The study of over 6,700 people aged between 45 and 84 years, reported in the American Heart Association’s journal Stroke, compared the rates of full and mini-stroke between people of different psychological profiles rated via questionnaire.
Compared with people who had healthy psychological scores, those with the poorest scores showed the following percentage increases in their likelihood of suffering a stroke or transient ischemic attack (TIA):
- 86% for a high score on depressive symptoms
- 59% for the highest ratings of chronic stress.
On the effect of feelings of hostility – “which is a negative way of viewing the world” and was assessed by the person’s “cynical expectations of other people’s motives” – this resulted in a doubling of the risk versus people who did not score highly on this profile. Feelings of anger, however, had no effect.
Dr. Susan Everson-Rose, lead author and associate professor of medicine at the University of Minnesota in Minneapolis, says:
“There’s such a focus on traditional risk factors – cholesterol levels, blood pressure, smoking and so forth – and those are all very important, but studies like this one show that psychological characteristics are equally important.”

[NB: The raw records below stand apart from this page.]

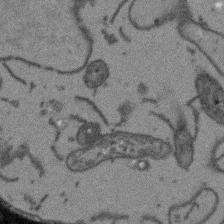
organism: Arabidopsis thaliana
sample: Root tip
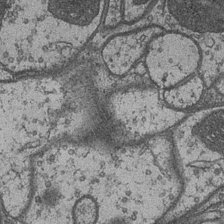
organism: Drosophila
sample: Optic medulla
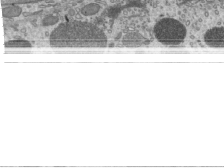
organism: Mouse
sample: Mouse epididymis efferent ductule cilia

The chronic stress was measured using ratings for five different domains of the participants’ lives:
- Personal health problems
- Health problems of people close to them
- Job or ability to work
The data for this analysis came from a study across six US sites known as the Multi-Ethnic Study of Atherosclerosis.

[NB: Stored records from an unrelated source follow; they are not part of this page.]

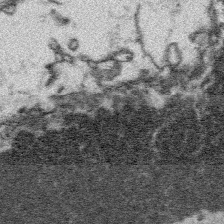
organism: Platynereis dumerilii
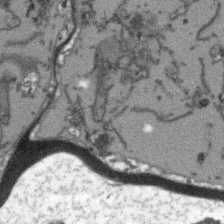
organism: Arabidopsis thaliana
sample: Root tip
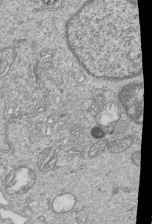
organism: Human
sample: MDA-MB-231 cells

The 6,749 participants were from a mix of ethnic backgrounds across Baltimore, MD, Chicago, IL, Forsyth County, NC, Los Angeles, CA, New York City, NY, and Saint Paul, MN.
The almost equal numbers of men and women showed no evidence of cardiovascular disease at the start of the research in the early 2000s.

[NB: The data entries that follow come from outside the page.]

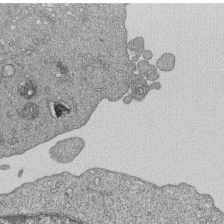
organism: Human
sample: MDA-MB-231 cells
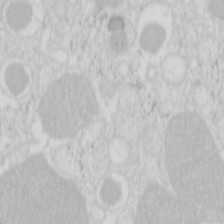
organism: Mouse
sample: Pancreas
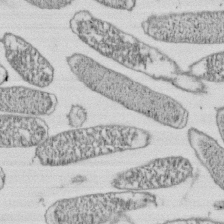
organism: E. coli
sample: Bacterial nucleoid
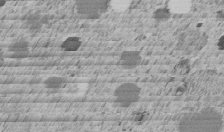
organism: C. elegans
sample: C. elegans embryo early stage
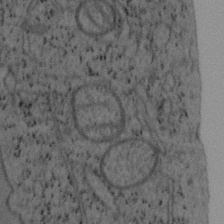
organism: Human
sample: HeLa cells
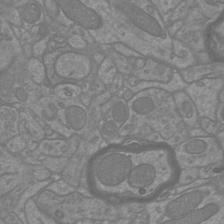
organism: Mouse
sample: Cortical neurons
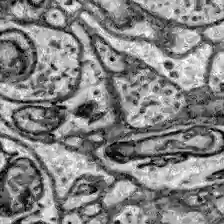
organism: Zebrafish
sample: Brain
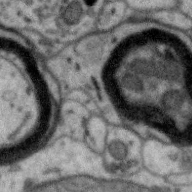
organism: Zebra finch
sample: Brain
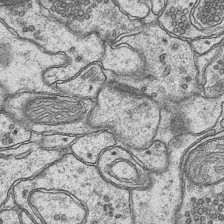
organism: Mouse
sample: CA1 Hippocampus

During the first 2 years of the recruitment, the baseline ratings of depression and chronic stress were assessed, and the subjects were monitored for an additional 8.5 to 11 years.
During the study, 147 strokes and 48 TIAs occurred, and the researchers did a statistical analysis at the end to compare the rates of disease between different levels of psychological health.
The authors say they have excluded the possibility that the stroke results could be explained by poor psychological health tending to have a bad effect on physical lifestyle (people experiencing “stress and negative emotions typically have more adverse behavioral risk profiles, and experience difficulty in maintaining healthy lifestyles and adhering to treatment recommendations”).
The lifestyle factors taken into account were:
- Physical activity
- Alcohol consumption
- Body mass index
- Blood pressure.
Independent of these factors, if depression and stress can be assumed to have a direct causal effect on stroke, then, the authors offer only theoretical ideas about what the biological link might be.
“Stress and negative emotions activate the hypothalamic-pituitary-adrenal axis,” they write, and this activation of the brain’s stress center influences blood clotting, among a number of other effects listed in the paper.
But these factors were not tested in the study. Another pathway that was tested, that of inflammatory effects, was tested to some extent, but “little evidence” was shown for it.
Inflammatory pathways are “plausible” because “the psychosocial factors measured here are associated with increased C-reactive protein, fibrinogen, and interleukin 6, which are related to stroke risk.”
The study’s conclusion reads: “Our study demonstrates associations between excess stroke/TIA risk and depressive symptoms, chronic stress, and hostility, which were not explained by traditional stroke risk factors, inflammatory markers, or subclinical atherosclerosis.
“Better understanding of important, potentially modifiable stroke risk factors, including stress and negative emotions, is needed given the aging population and increasing burden of stroke.”